▶ _EXTRACTED INFORMATION_:
┌──

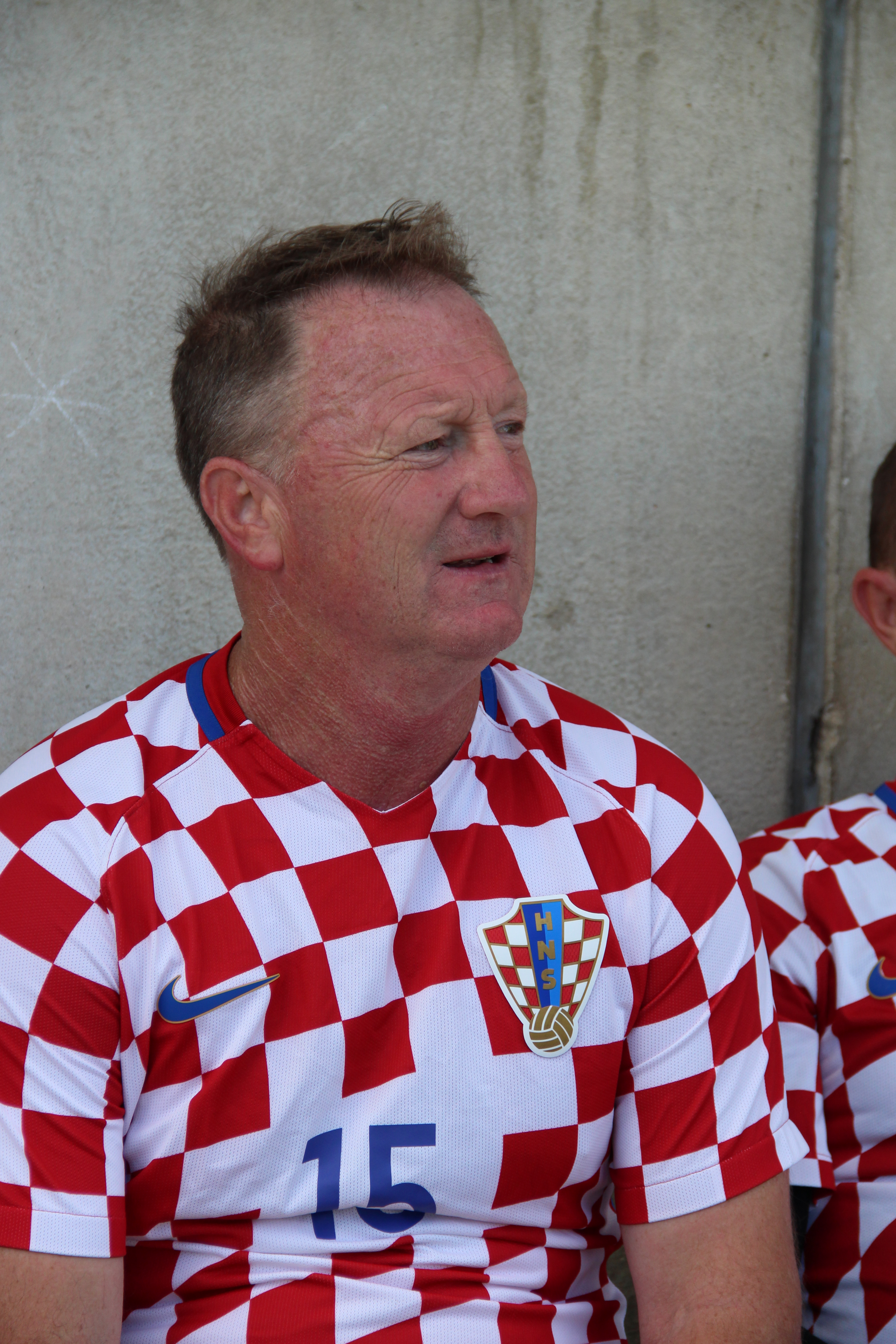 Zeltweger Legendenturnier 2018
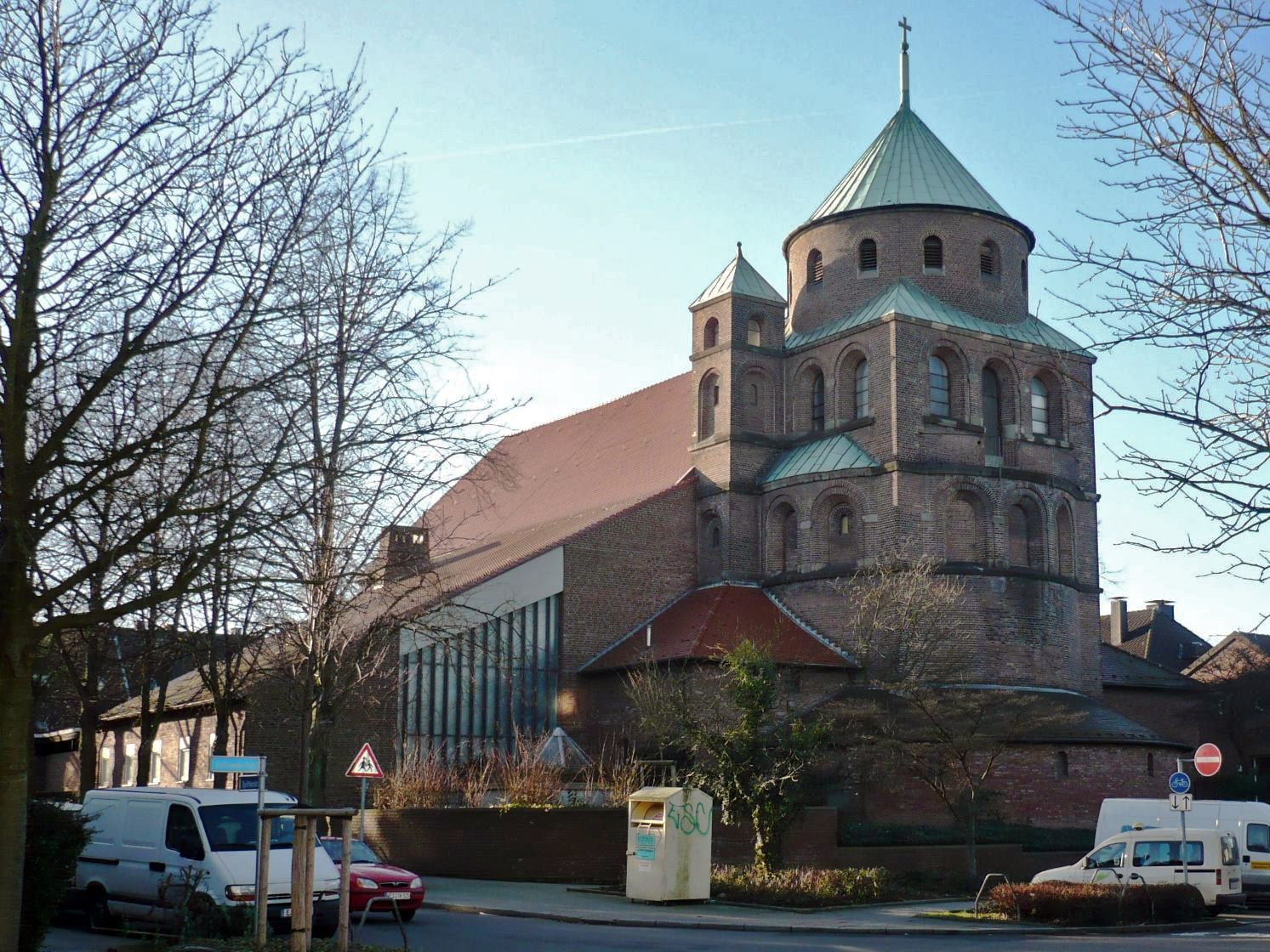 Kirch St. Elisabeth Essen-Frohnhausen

└──
┌──

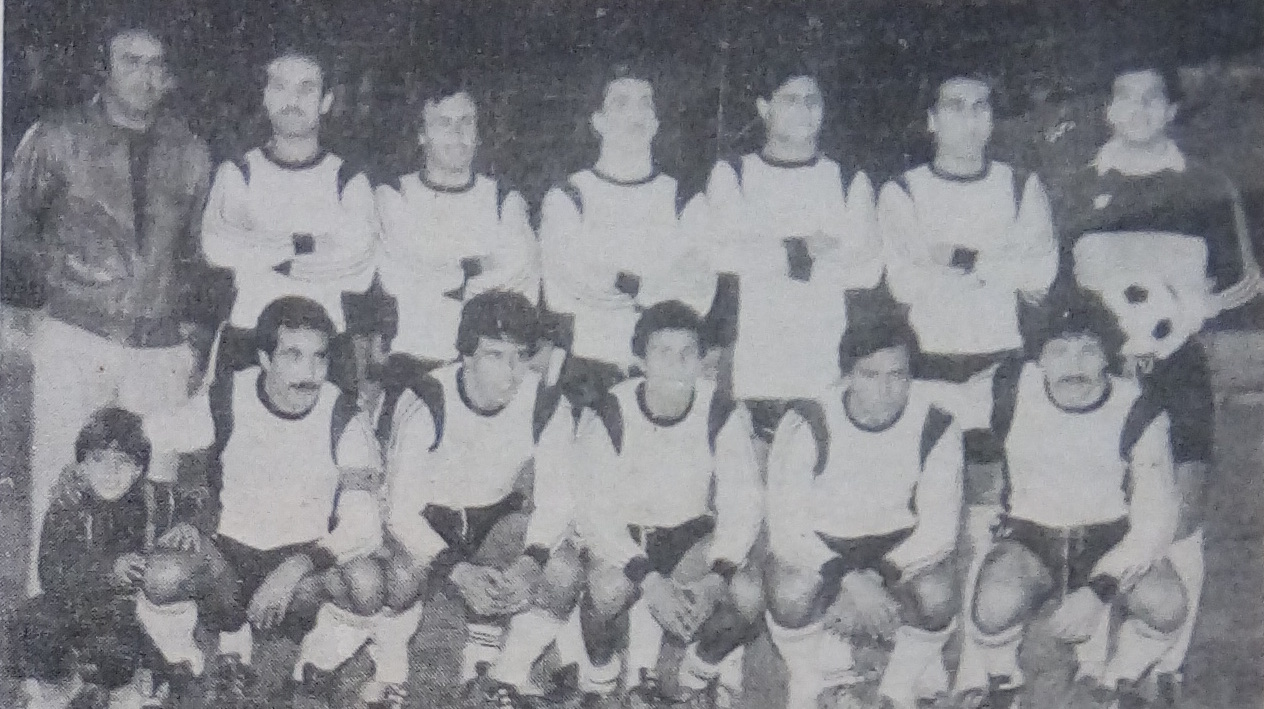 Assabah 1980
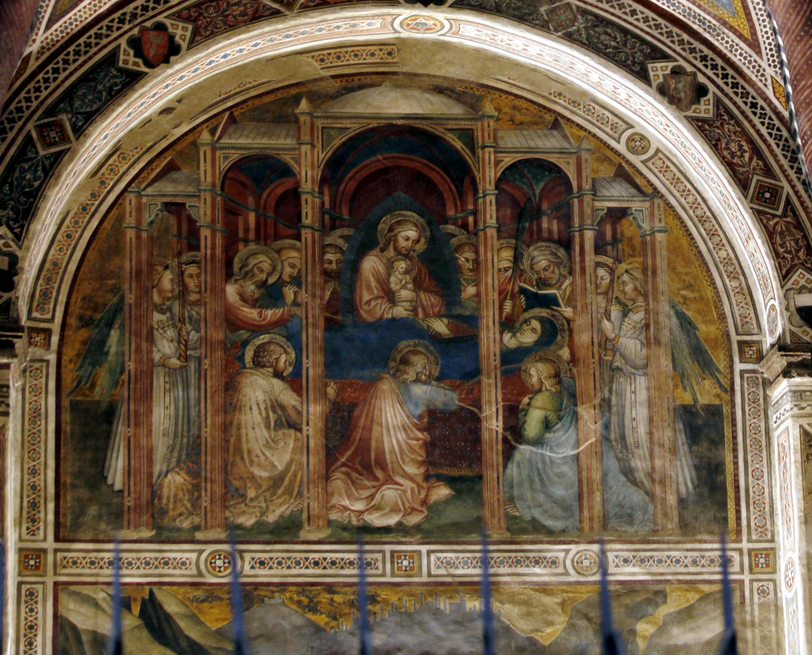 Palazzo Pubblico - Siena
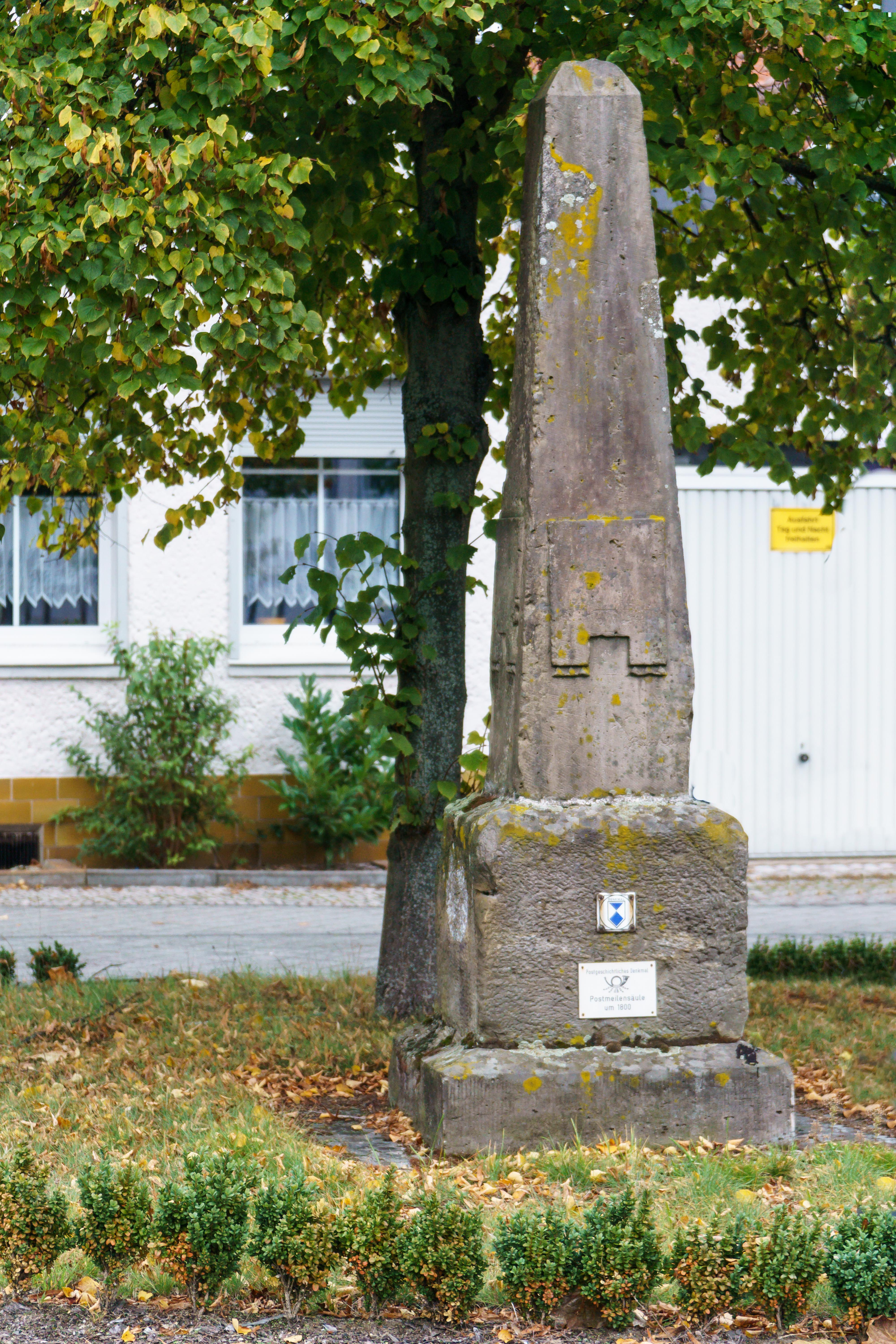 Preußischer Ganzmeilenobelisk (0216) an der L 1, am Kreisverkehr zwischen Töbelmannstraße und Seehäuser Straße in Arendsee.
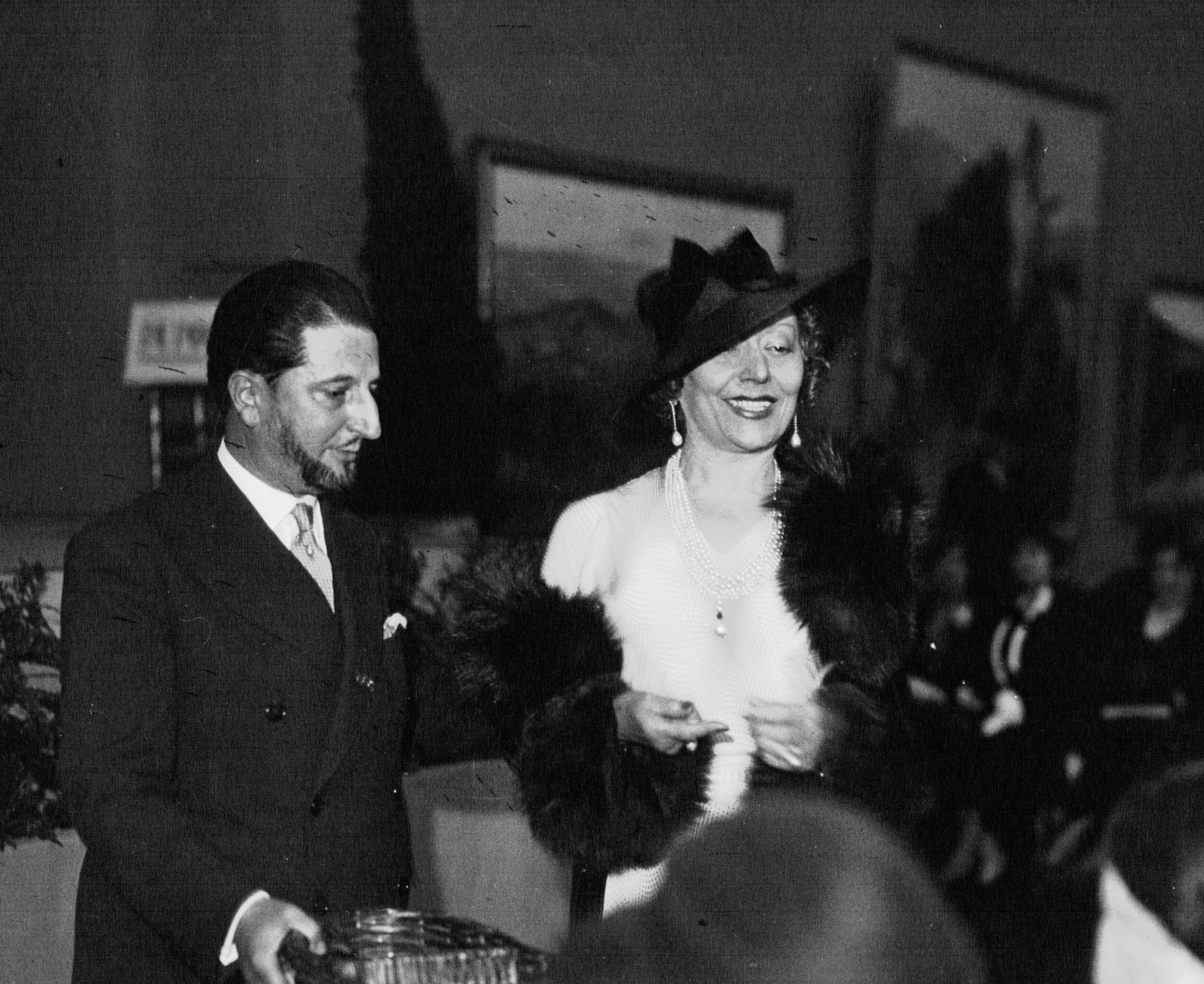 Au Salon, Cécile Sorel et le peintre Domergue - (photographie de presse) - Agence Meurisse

└──

▶ _PROMPT_: Output should consist of the lines above from the one with "Palazzo Pubblico - Siena" down to the one with "Au Salon, Cécile", exact and without pictures.

▶ _EXERCISE OUTPUT_:
 Palazzo Pubblico - Siena
 Preußischer Ganzmeilenobelisk (0216) an der L 1, am Kreisverkehr zwischen Töbelmannstraße und Seehäuser Straße in Arendsee.
 Au Salon, Cécile Sorel et le peintre Domergue - (photographie de presse) - Agence Meurisse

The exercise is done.